Morning Preview Links

Earnings of Note

Company/Estimate
  • (NX)/.21
  • (WAG)/.69 
Economic Releases
 8:30 am EST
  • Personal Income for November is estimated to rise +.3% versus unch. in October.
  • Personal Spending for November is estimated to rise +.4% versus a -.2% decline in October.
  • PCE Core for November is estimated to rise .1% versus a +.1% gain in October.
  • Durable Goods Orders for November are estimated to rise +.3% versus unch. in October.

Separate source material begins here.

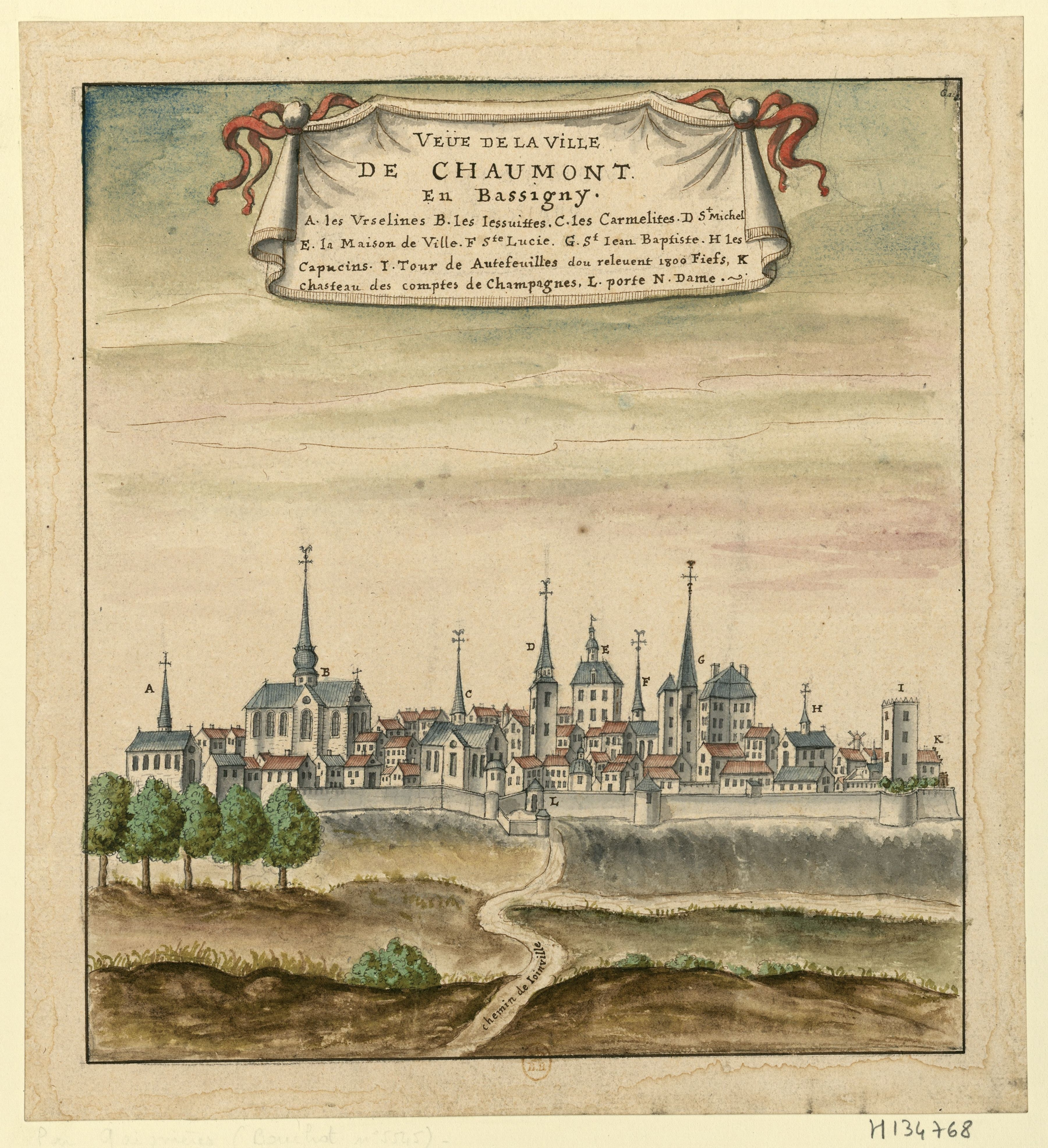 Veüe de la ville de Chaumont, en Bassigny
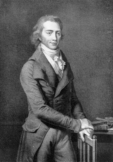 Christoph Wilhelm Hufeland (1762 - 1836) Mediziner Stich von F.Müller nach dem Gemälde von Fr.A.Tischbein. Leibarzt Carl Augusts in Weimar (und auch Goethes Arzt) und Professor an der Universität Jena, seit 1801 an der Universität Berlin. Von vorteilsloser Stellung innerhalb der Mdeizin, wirkte er durch praktische Tätigkeit als Arzt, Organisator und Schriftsteller ("Makrobiotik"). Er war in Weimar (1791 usw.) Mitglied der Freitagsgesellschaft, eines privaten wissenschaftlich-literarischen Zirkels, dem Goethe vorstand.

  • Cap Goods Orders Non-Defense Ex Air for November are estimated unch. versus a +2.9% gain in October.   
9:55 am EST  
  • Final Univ. of Mich. Consumer Confidence for December is estimated to rise to 75.0 versus a prior estimate of 74.5.
11:00 am EST
  • Kansas City Fed Manufacturing Activity for December is estimated to rise to -5 versus -6 in November.
Upcoming Splits
  • (NKE) 2-for-1
Other Potential Market Movers
  • The Chicago Fed National Activity Index for Dec. and the UK/Canadian GDP reports could also impact trading today.
BOTTOM LINE: Asian indices are lower, weighed down by technology and financial shares in the region. I expect US stocks to open lower and to maintain losses into the afternoon. The Portfolio is 25% net long heading into the day.